This was a Court of Appeal decision which focused on s423 Insolvency Act 1986, as well as the ambit of directors' duties to creditors in a distressed company scenario. The below summary relates to the courts' analysis of the latter issue.


Appleton Papers Inc (API) was a wholly owned subsidiary of BAT Industries plc (BAT).

In 1978, API acquired two paper coating business operating in Wisconsin, USA. API took over the liabilities of National Cash Register Company (NCR) who were the seller, and as a part of this, BAT agreed to indemnify NCR against any failure by API to meet those liabilities.

BAT established Wiggins Teape Appleton Inc (later known as AWA) as a holding company for API.

The businesses acquired by API had been responsible for extensive pollution in Lower Fox River in Wisconsin, and in the 1990s, significant claims were brought against NCR and API under the (US) Comprehensive Environmental Response, Compensation and Liability Act 1980. The claims related to clean-up costs and damages in respect of the pollution.

In 2000, Sequana SA (S) acquired AWA and became its parent company.

The subject of this litigation related to two dividends paid by AWA to S:

  • €443 million paid in December 2008 (the December dividend)
  • €135 million paid in May 2009 (the May dividend).

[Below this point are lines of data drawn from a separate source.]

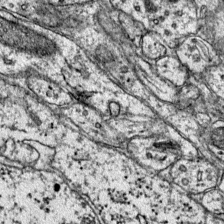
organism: Mouse
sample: Primary visual cortex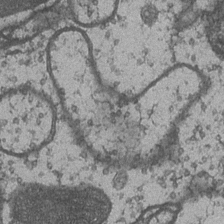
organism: Drosophila
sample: Optic medulla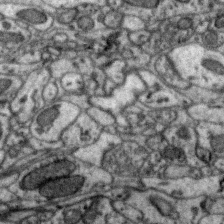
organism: Zebra finch
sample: Brain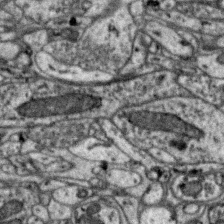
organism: Zebra finch
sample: Brain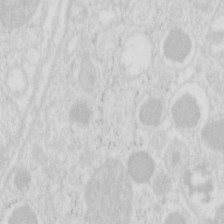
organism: Mouse
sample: Pancreas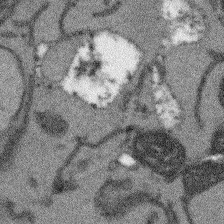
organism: Arabidopsis thaliana
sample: Root tip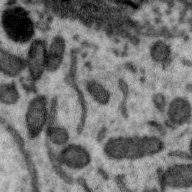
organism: Zebra finch
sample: Brain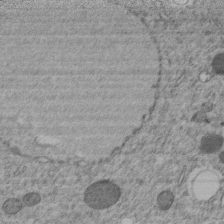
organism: C. elegans
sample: C. elegans embryo early stage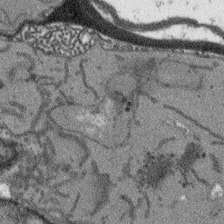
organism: Arabidopsis thaliana
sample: Root tip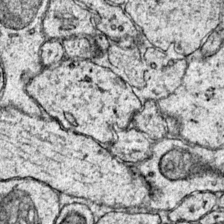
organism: Mouse
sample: Primary visual cortex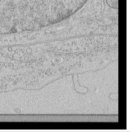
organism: Human
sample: Mitochondria in HCT116 cells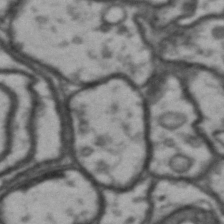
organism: Drosophila
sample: Brain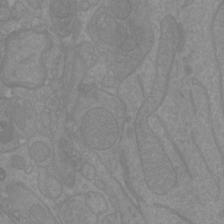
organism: Mouse
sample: Cortical neurons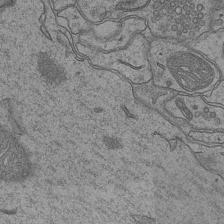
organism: Mouse
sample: CA1 Hippocampus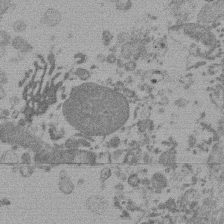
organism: Mouse
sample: Dividing mouse embryo 1 cell stage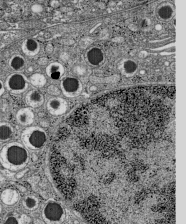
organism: C57BL Mouse
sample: Pancreatic islet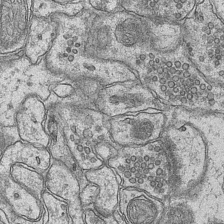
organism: Mouse
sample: CA1 Hippocampus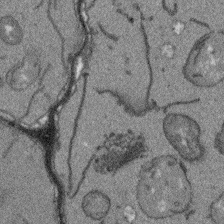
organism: Arabidopsis thaliana
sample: Root tip

At the time these dividends were declared and paid, AWA had ceased to trade and had one contingent and material liability: its share of the clean-up costs, since it had indemnified API in respect of these before selling its subsidiary.

By way of assets, AWA had:

  • the benefit of some insurance policies
  • a guaranteed investment contract purchased from insurers AIG
  • an inter-company debt of approximately €585 million owed to it by S.

Extensive efforts were made to quantify AWA's contingent liability, following which the directors concluded that the AIG investment contract would provide adequate cover.

High Court decision

AWA originally brought claims in respect of the dividends against its directors, who authorised the payment of the dividend; and against S, as constructive trustee of those monies. It alleged that the directors had breached their duty to have regard to the interests of AWA's creditors.

AWA assigned its claims to BTI 2014 LLC (BTI), a vehicle set up by BAT. Accordingly, BTI replaced AWA as claimant.

Rose J dismissed all claims in relation to the December dividend. In relation to the May dividend, she dismissed the actions against the directors.

BTI appealed to the Court of Appeal against the dismissal of the claims against AWA's directors, even though it accepted that the May dividend was lawfully paid within Part 23 of the Companies Act 2006 and within the parameters of common law restrictions on distributions to shareholders. Its argument was that the directors owed a duty to consider creditors' interests 'in any case where a proposal involves a real, as opposed to a remote, risk to creditors'.


Under s172(1) Companies Act 2006, directors must promote the success of the company for the benefit of its shareholders. Nevertheless, S172(3) states that this duty is "subject to any enactment or rule of law requiring directors, in certain circumstances, to consider or act in the interests of creditors of the company".

However, when does the duty to consider creditors' interests "kick in"? How does it dovetail with directors' duties to members of the company; and how does a director discharge this duty?


Richards LJ gave the leading judgment.

He acknowledged the difficulty of making a definitive pronouncement with a "single form of words" to apply in all situations. However, he set out some helpful guidance:

  • The directors' duties to creditors can be triggered "when a company's circumstances fall short of actual, established insolvency"
  • However, the fact that insolvency "is a real, not a remote risk" is an insufficient trigger
  • Formulations of words using 'imminent' or 'on the verge of insolvency' are problematic, as they suggest that a temporal test is always appropriate. They will not 'catch' the occasions where insolvency is likely to occur, even though the company will be able to pay its debts for some considerable time
  • Richards LJ endorsed the formula of words used inter alia in Bilta v Nazir, that the duty to creditors arises when "the directors know or should know that the company is or is likely to become insolvent"
  • He defined 'likely' as 'probable'
  • Once the duty arises, "it is hard to see that creditors' interests could be anything but paramount".

The Court of Appeal affirmed the decision of the High Court, dismissing BTI's appeal.